--- GIVEN DATA ---

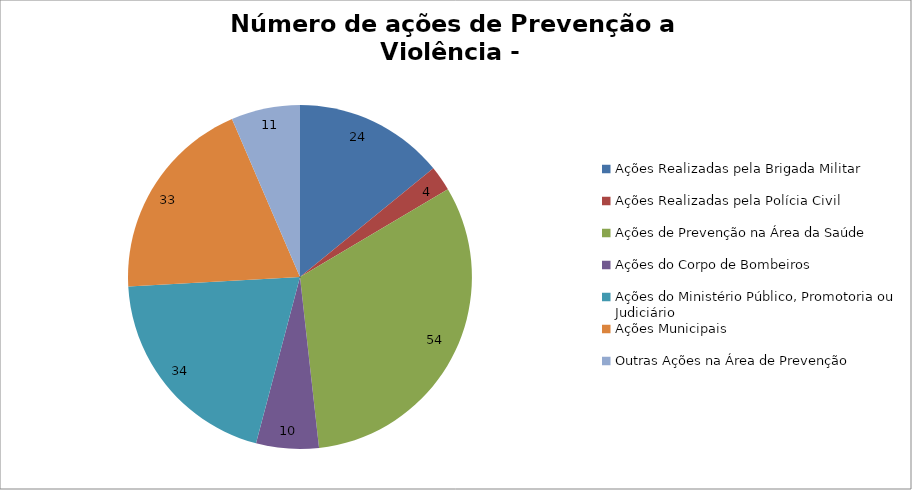
| Category | Número de Ações |
|---|---|
| Ações Realizadas pela Brigada Militar | 24 |
| Ações Realizadas pela Polícia Civil | 4 |
| Ações de Prevenção na Área da Saúde | 54 |
| Ações do Corpo de Bombeiros | 10 |
| Ações do Ministério Público, Promotoria ou Judiciário | 34 |
| Ações Municipais | 33 |
| Outras Ações na Área de Prevenção | 11 |
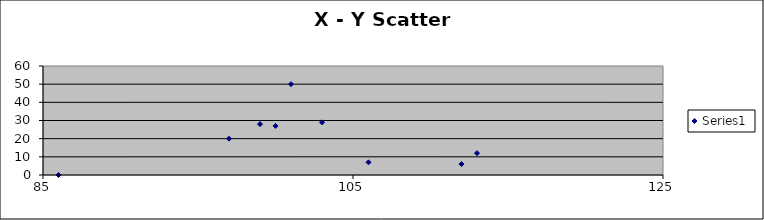
| Category | Series 0 |
|---|---|
| 106.0 | 7 |
| 86.0 | 0 |
| 100.0 | 27 |
| 101.0 | 50 |
| 99.0 | 28 |
| 103.0 | 29 |
| 97.0 | 20 |
| 113.0 | 12 |
| 112.0 | 6 |
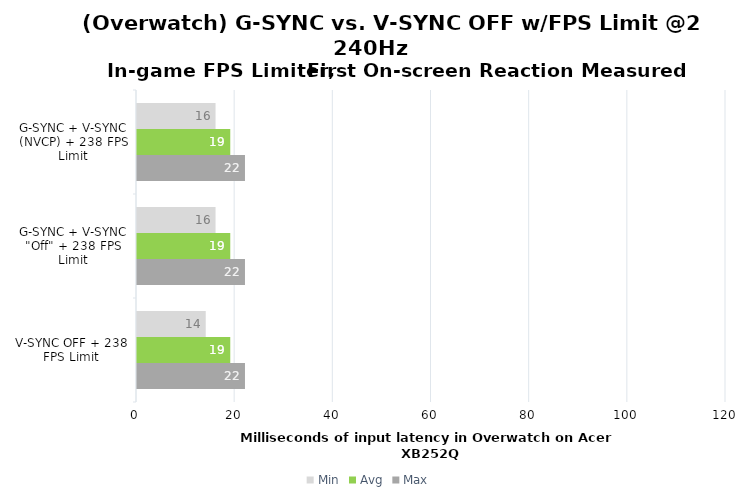
| Category | Min | Avg | Max |
|---|---|---|---|
| G-SYNC + V-SYNC (NVCP) + 238 FPS Limit | 16 | 19 | 22 |
| G-SYNC + V-SYNC "Off" + 238 FPS Limit | 16 | 19 | 22 |
| V-SYNC OFF + 238 FPS Limit | 14 | 19 | 22 |
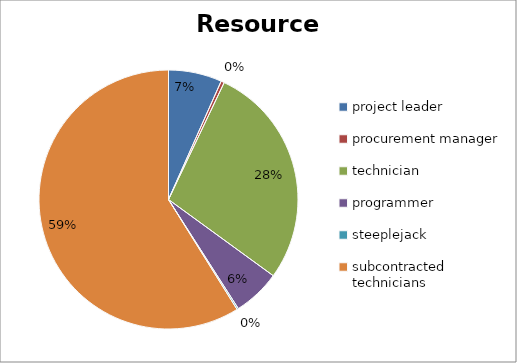
| Category | data |
|---|---|
| project leader | 7200 |
| procurement manager | 440 |
| technician | 30176 |
| programmer | 6400 |
| steeplejack | 200 |
| subcontracted technicians | 63590.398 |
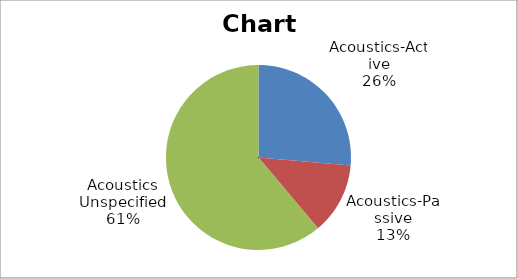
| Category | Series 0 |
|---|---|
| Acoustics-Active | 19 |
| Acoustics-Passive | 9 |
| Acoustics Unspecified | 44 |
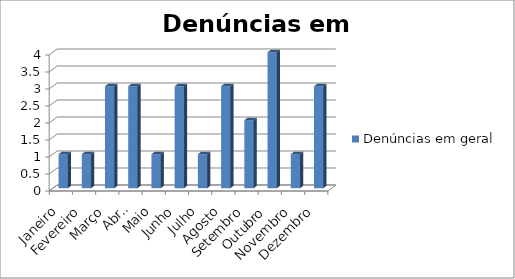
| Category | Denúncias em geral |
|---|---|
| Janeiro | 1 |
| Fevereiro | 1 |
| Março | 3 |
| Abril | 3 |
| Maio | 1 |
| Junho | 3 |
| Julho | 1 |
| Agosto | 3 |
| Setembro | 2 |
| Outubro | 4 |
| Novembro | 1 |
| Dezembro | 3 |
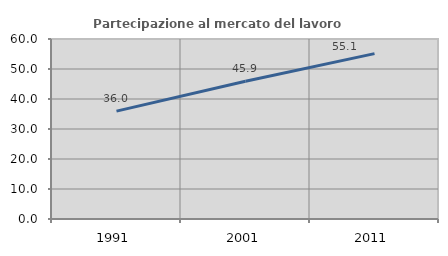
| Category | Partecipazione al mercato del lavoro  femminile |
|---|---|
| 1991.0 | 35.97 |
| 2001.0 | 45.91 |
| 2011.0 | 55.13 |
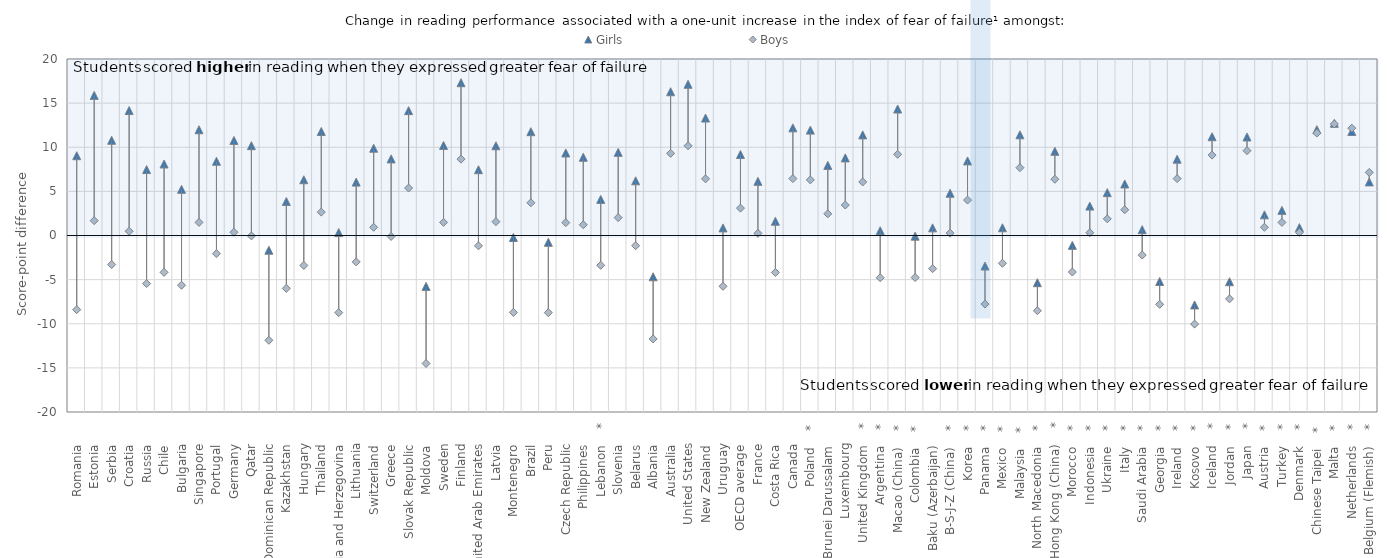
| Category | Girls | Boys |
|---|---|---|
| Romania      | 9.041 | -8.405 |
| Estonia      | 15.875 | 1.68 |
| Serbia      | 10.792 | -3.292 |
| Croatia      | 14.158 | 0.483 |
| Russia      | 7.47 | -5.446 |
| Chile      | 8.102 | -4.177 |
| Bulgaria      | 5.232 | -5.636 |
| Singapore      | 11.982 | 1.484 |
| Portugal      | 8.412 | -2.059 |
| Germany      | 10.769 | 0.37 |
| Qatar      | 10.178 | -0.046 |
| Dominican Republic      | -1.67 | -11.875 |
| Kazakhstan      | 3.853 | -5.993 |
| Hungary      | 6.318 | -3.395 |
| Thailand      | 11.784 | 2.65 |
| Bosnia and Herzegovina      | 0.333 | -8.736 |
| Lithuania      | 6.049 | -2.988 |
| Switzerland      | 9.891 | 0.931 |
| Greece      | 8.682 | -0.106 |
| Slovak Republic      | 14.147 | 5.376 |
| Moldova      | -5.77 | -14.505 |
| Sweden      | 10.205 | 1.488 |
| Finland      | 17.316 | 8.653 |
| United Arab Emirates      | 7.453 | -1.169 |
| Latvia      | 10.167 | 1.568 |
| Montenegro      | -0.226 | -8.717 |
| Brazil      | 11.765 | 3.705 |
| Peru      | -0.77 | -8.745 |
| Czech Republic      | 9.353 | 1.457 |
| Philippines      | 8.866 | 1.217 |
| Lebanon    * | 4.09 | -3.379 |
| Slovenia      | 9.423 | 2.025 |
| Belarus      | 6.197 | -1.154 |
| Albania      | -4.677 | -11.717 |
| Australia      | 16.29 | 9.308 |
| United States      | 17.137 | 10.169 |
| New Zealand      | 13.308 | 6.422 |
| Uruguay      | 0.86 | -5.756 |
| OECD average      | 9.175 | 3.103 |
| France      | 6.137 | 0.248 |
| Costa Rica      | 1.614 | -4.191 |
| Canada      | 12.196 | 6.447 |
| Poland    * | 11.942 | 6.305 |
| Brunei Darussalam      | 7.944 | 2.458 |
| Luxembourg      | 8.794 | 3.452 |
| United Kingdom    * | 11.399 | 6.069 |
| Argentina    * | 0.539 | -4.784 |
| Macao (China)    * | 14.33 | 9.199 |
| Colombia    * | -0.074 | -4.763 |
| Baku (Azerbaijan)      | 0.866 | -3.76 |
| B-S-J-Z (China)    * | 4.789 | 0.266 |
| Korea    * | 8.451 | 4.015 |
| Panama    * | -3.458 | -7.769 |
| Mexico    * | 0.875 | -3.15 |
| Malaysia    * | 11.41 | 7.687 |
| North Macedonia    * | -5.348 | -8.523 |
| Hong Kong (China)    * | 9.54 | 6.376 |
| Morocco    * | -1.118 | -4.139 |
| Indonesia    * | 3.332 | 0.31 |
| Ukraine    * | 4.853 | 1.887 |
| Italy    * | 5.84 | 2.915 |
| Saudi Arabia    * | 0.664 | -2.216 |
| Georgia    * | -5.214 | -7.799 |
| Ireland    * | 8.648 | 6.445 |
| Kosovo    * | -7.868 | -10.042 |
| Iceland    * | 11.193 | 9.11 |
| Jordan    * | -5.236 | -7.177 |
| Japan    * | 11.163 | 9.608 |
| Austria    * | 2.343 | 0.933 |
| Turkey    * | 2.85 | 1.482 |
| Denmark    * | 0.894 | 0.354 |
| Chinese Taipei    * | 11.994 | 11.603 |
| Malta    * | 12.715 | 12.639 |
| Netherlands    * | 11.784 | 12.161 |
| Belgium (Flemish)    * | 6.072 | 7.145 |

---

◆ WHAT YOU HAVE TO DO ◆
Output the listing above exactly, but leave its pictures behind.

◆ TASK ANSWER ◆
| Category | Número de Ações |
|---|---|
| Ações Realizadas pela Brigada Militar | 24 |
| Ações Realizadas pela Polícia Civil | 4 |
| Ações de Prevenção na Área da Saúde | 54 |
| Ações do Corpo de Bombeiros | 10 |
| Ações do Ministério Público, Promotoria ou Judiciário | 34 |
| Ações Municipais | 33 |
| Outras Ações na Área de Prevenção | 11 |
| Category | Series 0 |
|---|---|
| 106.0 | 7 |
| 86.0 | 0 |
| 100.0 | 27 |
| 101.0 | 50 |
| 99.0 | 28 |
| 103.0 | 29 |
| 97.0 | 20 |
| 113.0 | 12 |
| 112.0 | 6 |
| Category | Min | Avg | Max |
|---|---|---|---|
| G-SYNC + V-SYNC (NVCP) + 238 FPS Limit | 16 | 19 | 22 |
| G-SYNC + V-SYNC "Off" + 238 FPS Limit | 16 | 19 | 22 |
| V-SYNC OFF + 238 FPS Limit | 14 | 19 | 22 |
| Category | data |
|---|---|
| project leader | 7200 |
| procurement manager | 440 |
| technician | 30176 |
| programmer | 6400 |
| steeplejack | 200 |
| subcontracted technicians | 63590.398 |
| Category | Series 0 |
|---|---|
| Acoustics-Active | 19 |
| Acoustics-Passive | 9 |
| Acoustics Unspecified | 44 |
| Category | Denúncias em geral |
|---|---|
| Janeiro | 1 |
| Fevereiro | 1 |
| Março | 3 |
| Abril | 3 |
| Maio | 1 |
| Junho | 3 |
| Julho | 1 |
| Agosto | 3 |
| Setembro | 2 |
| Outubro | 4 |
| Novembro | 1 |
| Dezembro | 3 |
| Category | Partecipazione al mercato del lavoro  femminile |
|---|---|
| 1991.0 | 35.97 |
| 2001.0 | 45.91 |
| 2011.0 | 55.13 |
| Category | Girls | Boys |
|---|---|---|
| Romania      | 9.041 | -8.405 |
| Estonia      | 15.875 | 1.68 |
| Serbia      | 10.792 | -3.292 |
| Croatia      | 14.158 | 0.483 |
| Russia      | 7.47 | -5.446 |
| Chile      | 8.102 | -4.177 |
| Bulgaria      | 5.232 | -5.636 |
| Singapore      | 11.982 | 1.484 |
| Portugal      | 8.412 | -2.059 |
| Germany      | 10.769 | 0.37 |
| Qatar      | 10.178 | -0.046 |
| Dominican Republic      | -1.67 | -11.875 |
| Kazakhstan      | 3.853 | -5.993 |
| Hungary      | 6.318 | -3.395 |
| Thailand      | 11.784 | 2.65 |
| Bosnia and Herzegovina      | 0.333 | -8.736 |
| Lithuania      | 6.049 | -2.988 |
| Switzerland      | 9.891 | 0.931 |
| Greece      | 8.682 | -0.106 |
| Slovak Republic      | 14.147 | 5.376 |
| Moldova      | -5.77 | -14.505 |
| Sweden      | 10.205 | 1.488 |
| Finland      | 17.316 | 8.653 |
| United Arab Emirates      | 7.453 | -1.169 |
| Latvia      | 10.167 | 1.568 |
| Montenegro      | -0.226 | -8.717 |
| Brazil      | 11.765 | 3.705 |
| Peru      | -0.77 | -8.745 |
| Czech Republic      | 9.353 | 1.457 |
| Philippines      | 8.866 | 1.217 |
| Lebanon    * | 4.09 | -3.379 |
| Slovenia      | 9.423 | 2.025 |
| Belarus      | 6.197 | -1.154 |
| Albania      | -4.677 | -11.717 |
| Australia      | 16.29 | 9.308 |
| United States      | 17.137 | 10.169 |
| New Zealand      | 13.308 | 6.422 |
| Uruguay      | 0.86 | -5.756 |
| OECD average      | 9.175 | 3.103 |
| France      | 6.137 | 0.248 |
| Costa Rica      | 1.614 | -4.191 |
| Canada      | 12.196 | 6.447 |
| Poland    * | 11.942 | 6.305 |
| Brunei Darussalam      | 7.944 | 2.458 |
| Luxembourg      | 8.794 | 3.452 |
| United Kingdom    * | 11.399 | 6.069 |
| Argentina    * | 0.539 | -4.784 |
| Macao (China)    * | 14.33 | 9.199 |
| Colombia    * | -0.074 | -4.763 |
| Baku (Azerbaijan)      | 0.866 | -3.76 |
| B-S-J-Z (China)    * | 4.789 | 0.266 |
| Korea    * | 8.451 | 4.015 |
| Panama    * | -3.458 | -7.769 |
| Mexico    * | 0.875 | -3.15 |
| Malaysia    * | 11.41 | 7.687 |
| North Macedonia    * | -5.348 | -8.523 |
| Hong Kong (China)    * | 9.54 | 6.376 |
| Morocco    * | -1.118 | -4.139 |
| Indonesia    * | 3.332 | 0.31 |
| Ukraine    * | 4.853 | 1.887 |
| Italy    * | 5.84 | 2.915 |
| Saudi Arabia    * | 0.664 | -2.216 |
| Georgia    * | -5.214 | -7.799 |
| Ireland    * | 8.648 | 6.445 |
| Kosovo    * | -7.868 | -10.042 |
| Iceland    * | 11.193 | 9.11 |
| Jordan    * | -5.236 | -7.177 |
| Japan    * | 11.163 | 9.608 |
| Austria    * | 2.343 | 0.933 |
| Turkey    * | 2.85 | 1.482 |
| Denmark    * | 0.894 | 0.354 |
| Chinese Taipei    * | 11.994 | 11.603 |
| Malta    * | 12.715 | 12.639 |
| Netherlands    * | 11.784 | 12.161 |
| Belgium (Flemish)    * | 6.072 | 7.145 |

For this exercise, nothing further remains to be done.